- Task to complete
When you copy the data, keep every word exactly as it is and leave the pictures out.

- Record excerpts
◇ ◇ ◇ ◇ ◇
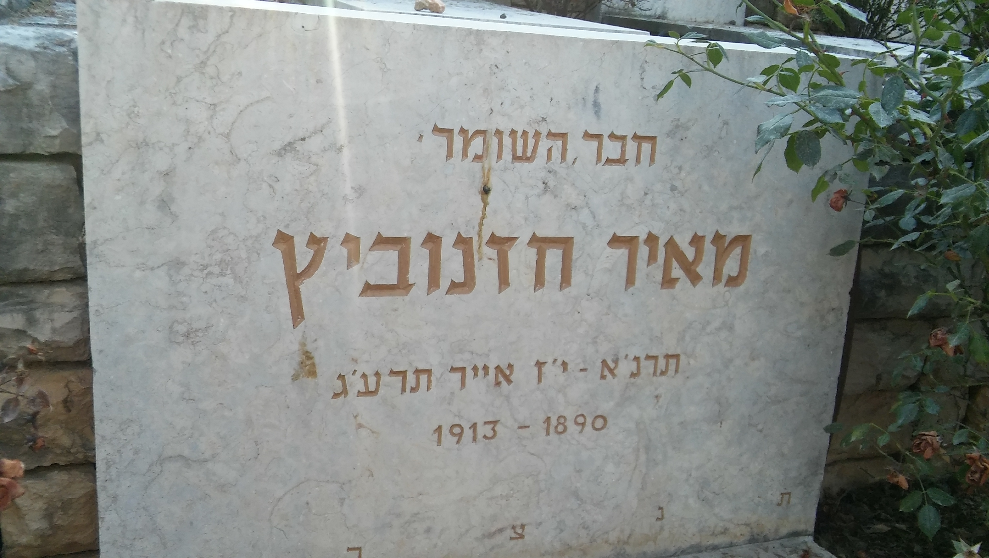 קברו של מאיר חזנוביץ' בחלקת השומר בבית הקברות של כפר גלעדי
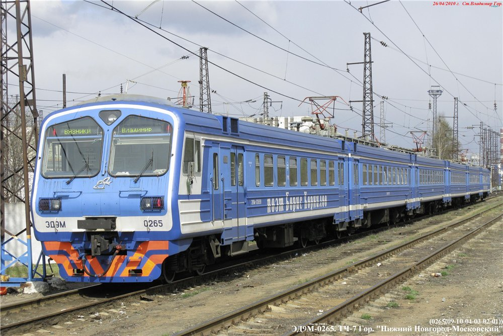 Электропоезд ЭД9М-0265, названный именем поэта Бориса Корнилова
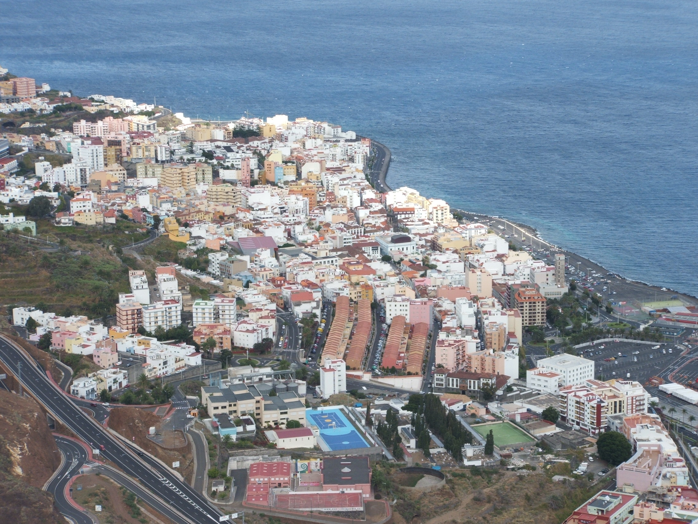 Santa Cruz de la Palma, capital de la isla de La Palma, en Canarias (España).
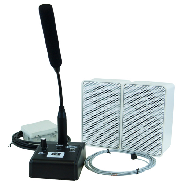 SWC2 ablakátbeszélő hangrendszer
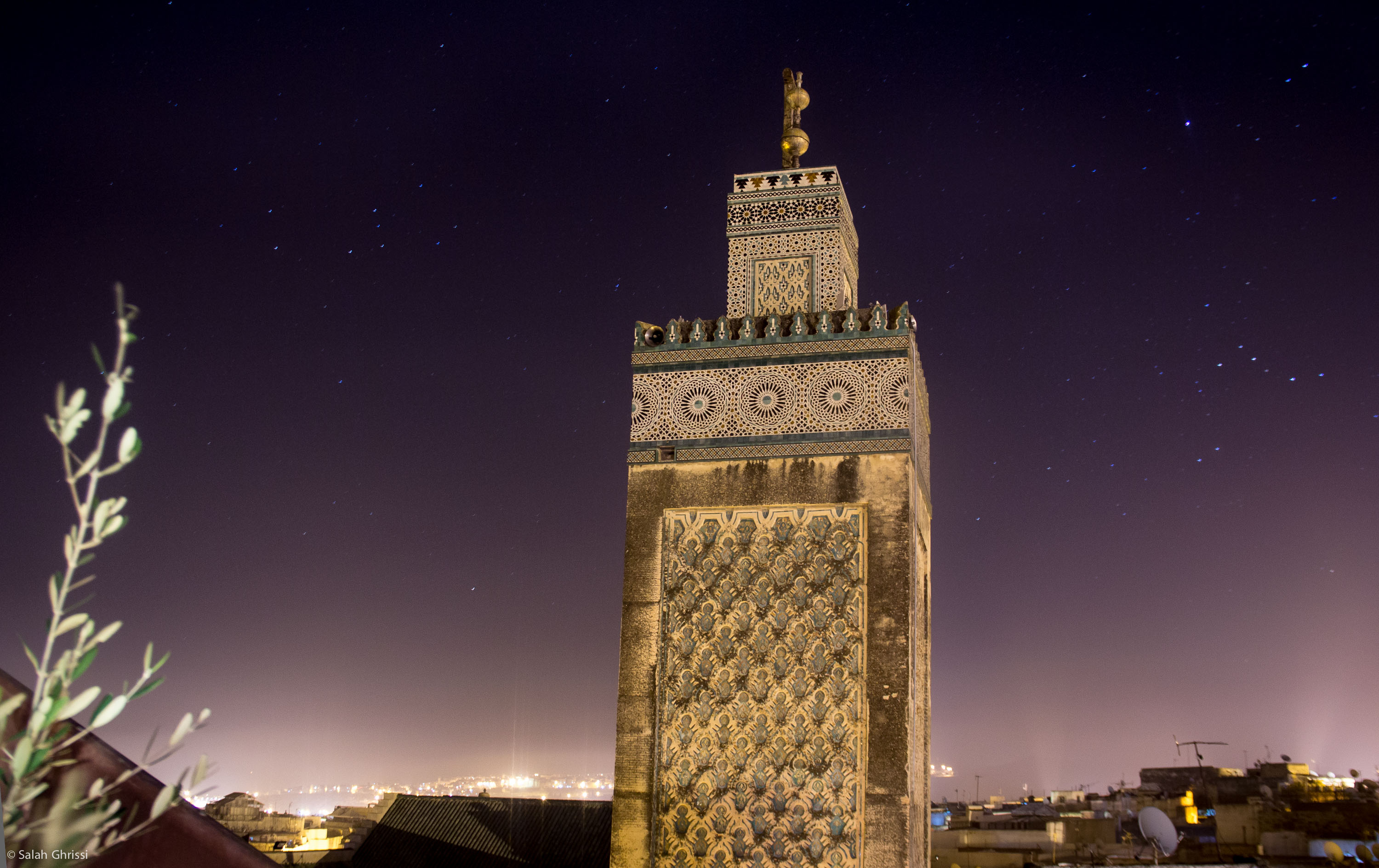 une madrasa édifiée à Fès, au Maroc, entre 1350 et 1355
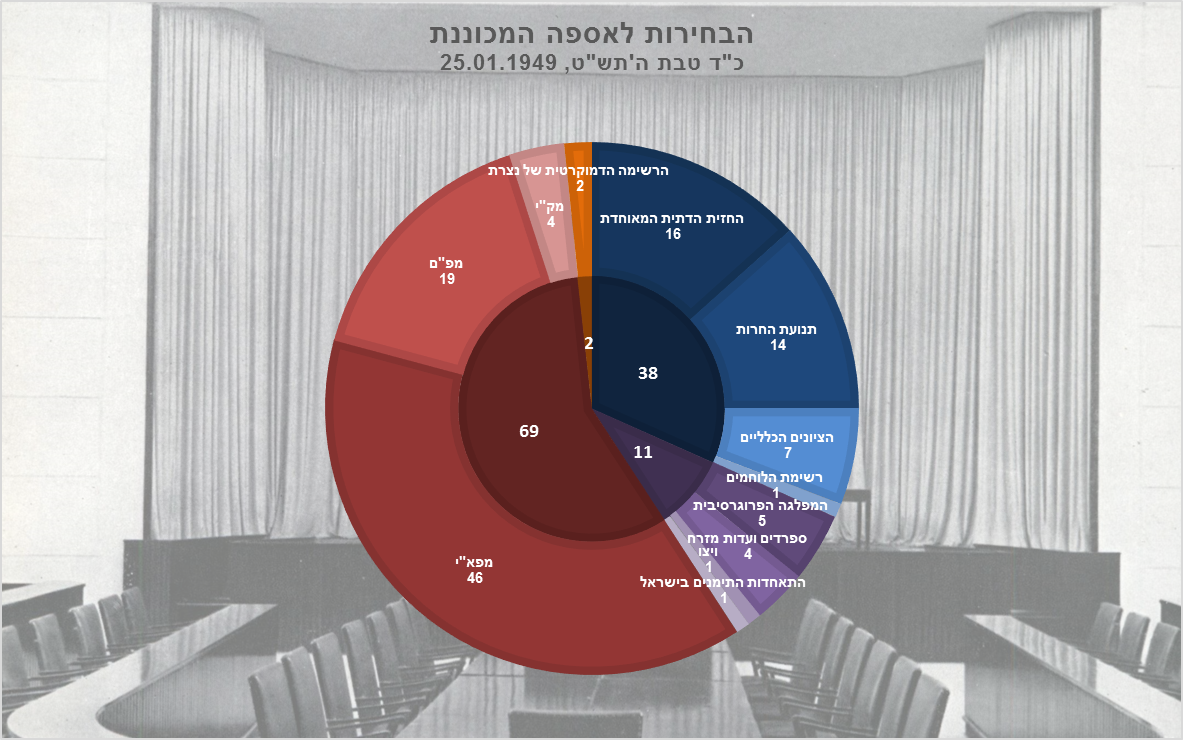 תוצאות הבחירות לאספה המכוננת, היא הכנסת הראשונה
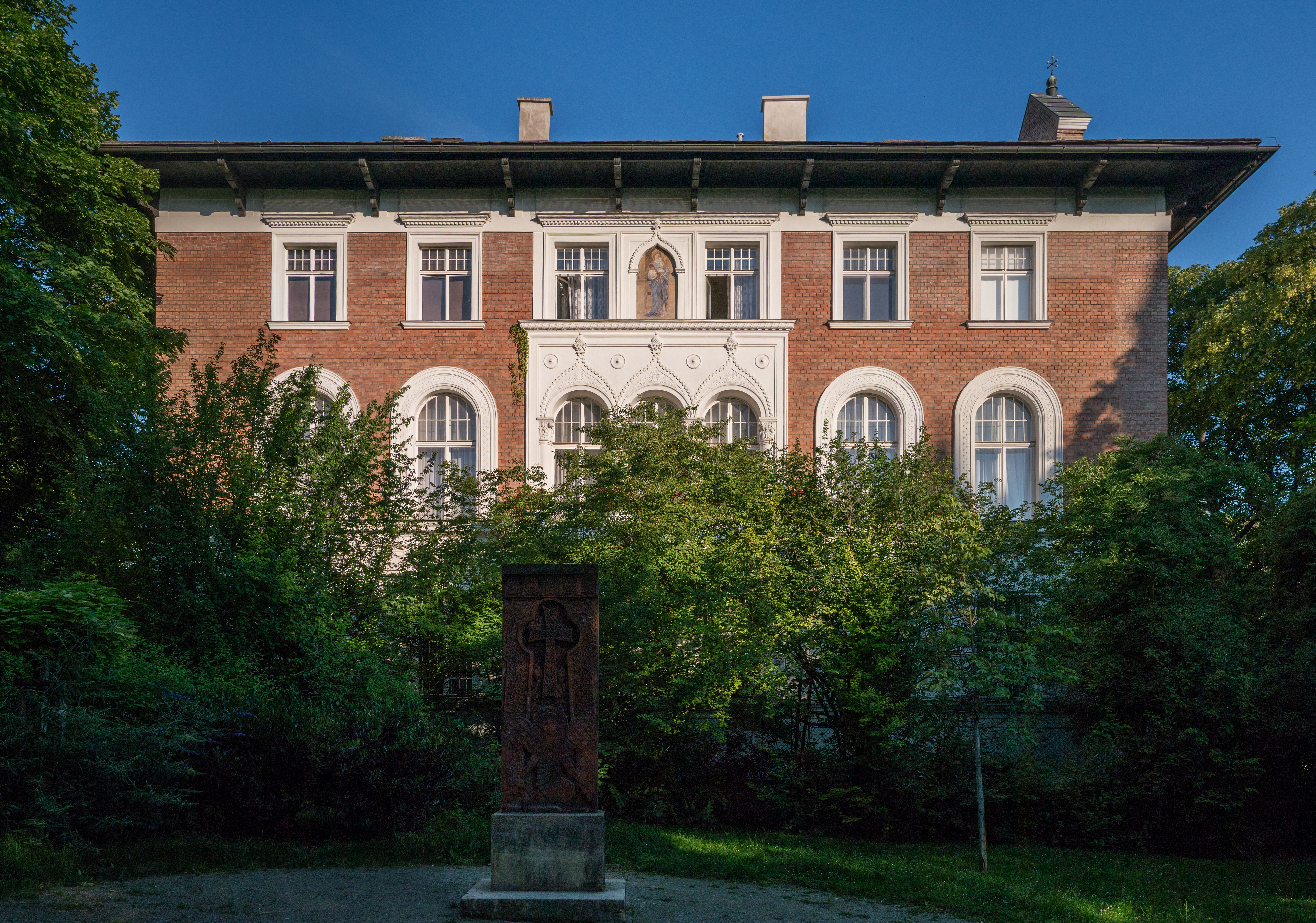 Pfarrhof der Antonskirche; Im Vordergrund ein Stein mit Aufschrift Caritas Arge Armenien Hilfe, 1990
◇ ◇ ◇ ◇ ◇
- Solution to the exercise
 קברו של מאיר חזנוביץ' בחלקת השומר בבית הקברות של כפר גלעדי
 Электропоезд ЭД9М-0265, названный именем поэта Бориса Корнилова
 Santa Cruz de la Palma, capital de la isla de La Palma, en Canarias (España).
 SWC2 ablakátbeszélő hangrendszer
 une madrasa édifiée à Fès, au Maroc, entre 1350 et 1355
 תוצאות הבחירות לאספה המכוננת, היא הכנסת הראשונה
 Pfarrhof der Antonskirche; Im Vordergrund ein Stein mit Aufschrift Caritas Arge Armenien Hilfe, 1990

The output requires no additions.